当前位置:网站首页>Entropy information entropy cross entropy
Entropy information entropy cross entropy
2022-07-06 23:28:00 【TranSad】
In information theory , We often use entropy to express the degree of chaos and uncertainty of information . The greater the entropy , The more uncertain the information is .
The formula for entropy is as follows :
( notes :log Default to 2 Bottom )
Taking this formula apart is actually very simple : A minus sign , One p(x) as well as log(p(x)). We know that the probability of an event is 0-1 Between , Such a probability value is sent into log function ( Here's the picture ), It must be less than 0 Of , So add a symbol outside , We can get the common positive entropy .
When the probability value tends to 0 perhaps 1 when ( That is, the certainty is very strong ), be p(x) perhaps log(p(x)) Will tend 0, Entropy will be small ; When the probability value tends to 1/2 when ( That is, the uncertainty is very strong ), be p(x) perhaps log(p(x)) Do not tend to 0, Entropy will be large .
for instance , Let's say there are 4 A ball .
1. Suppose it's all black balls ( Minimum uncertainty ), Its entropy is :-1*log1=0
2. hypothesis 2 black ball 2 White ball ( Start with uncertainty ), The entropy is :-0.5log0.5-0.5log0.5=0.301
3. hypothesis 1 black ball 1 White ball 1 yellow ball 1 Basketball ( High uncertainty ), The entropy is :-0.25log0.25--0.25log0.25-0.25log0.25-0.25log0.25 = 0.602
Evaluate the classification results
We know that entropy can be used to see the uncertainty of information , Then we can use entropy to evaluate the effect of classification tasks , For example, we have four pictures , Two pictures of cats : cat 1, cat 2, Two week dog chart : Dog 1, Dog 2. We feed it into the classifier , Obviously, this is a dichotomy problem , Now our two models get the following results respectively :
Model one :( cat 1, cat 2)/( Dog 1, Dog 2).
Model two :( cat 1, Dog 2)/( cat 2, Dog 1).

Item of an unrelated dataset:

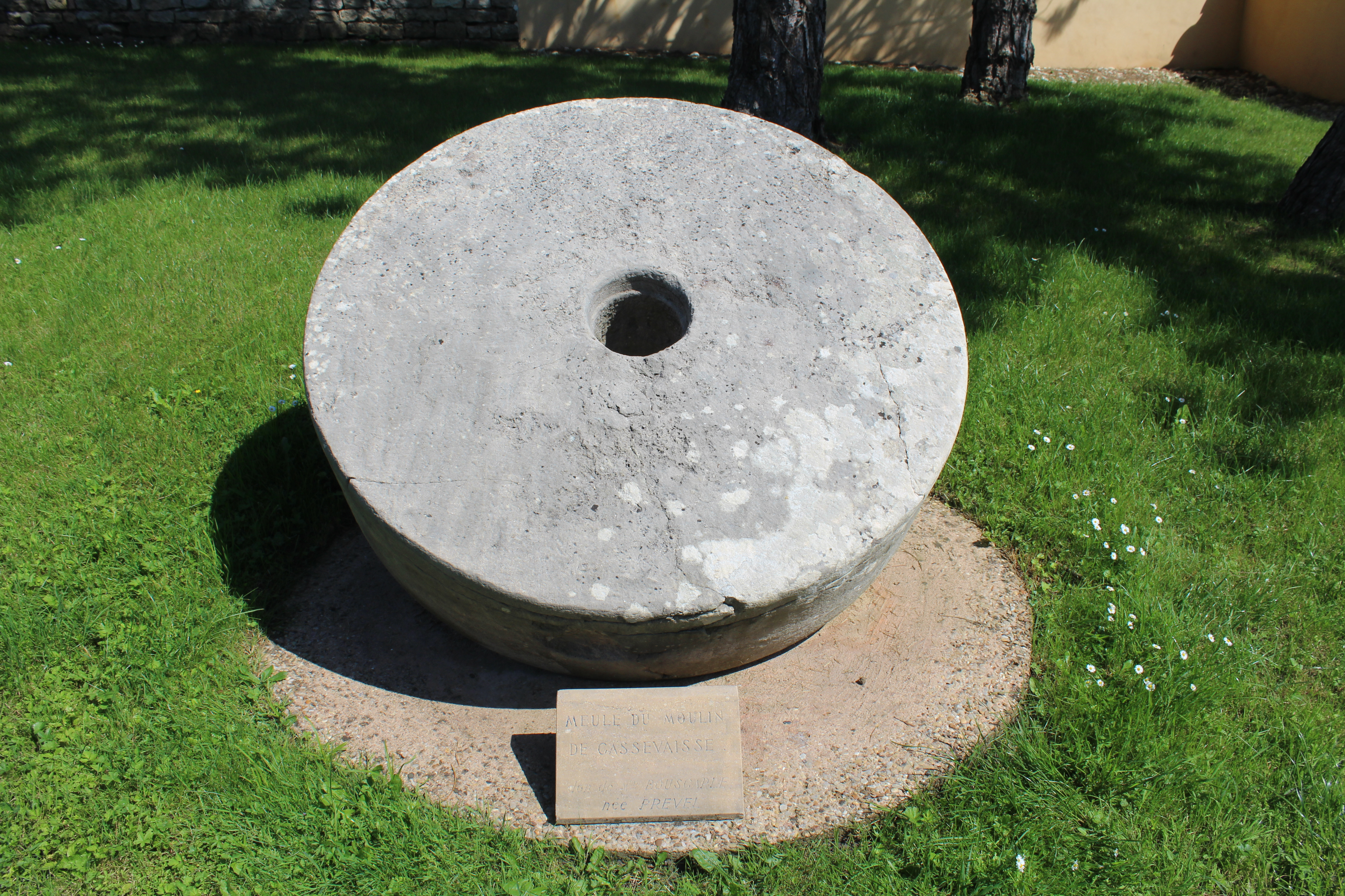 Ancienne meule du moulin de Cassevesce à Saint-Cyr-sur-Menthon.
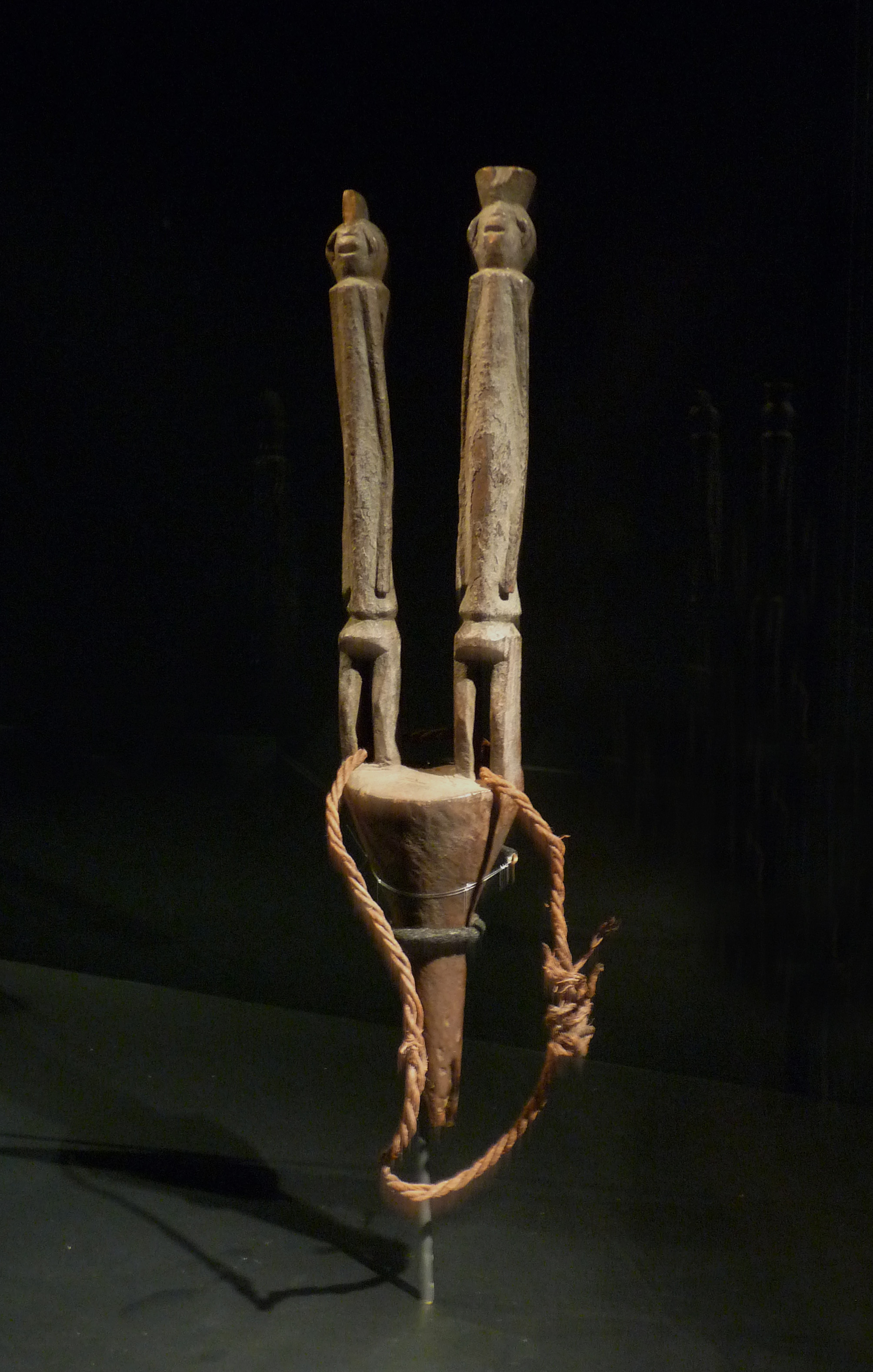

obviously , Put the model 1 The calculation formula of input entropy of classification results , We can get 0 The entropy of , That is, the uncertainty is 0, Explain that each category is classified correctly . And model 2 The classification results of , You will find that entropy is very large , It shows that the classification effect of the model is not good .
Of course , The above is just a simple example of using entropy to evaluate classification tasks , Only applicable to unsupervised tasks .
Cross entropy
In more cases , Our classification task is labeled , For supervised learning , We use cross entropy to evaluate . The idea of cross entropy is different from the above , It starts from every sample , Calculate the distance between the predicted value and the expected value of each sample ( We call it cross entropy ), Formula for :
among p For the expected output , A probability distribution q For actual output ,H(p,q) For cross entropy .
For example, the cat and dog classification task , We assume that the cat is 10, Dog for 01, Then if the model classifies cats into dogs , Now p=10,q=01,H(p,q)=-(1*log(0)+0*log(1))=∞. It's not surprising to calculate infinity here , Because it's the opposite , So the calculated “ distance ” A very large . In more cases , We will have something similar q=(0.1,0.9) So the value of the , At this time, the calculated entropy is a non infinite but equally large value .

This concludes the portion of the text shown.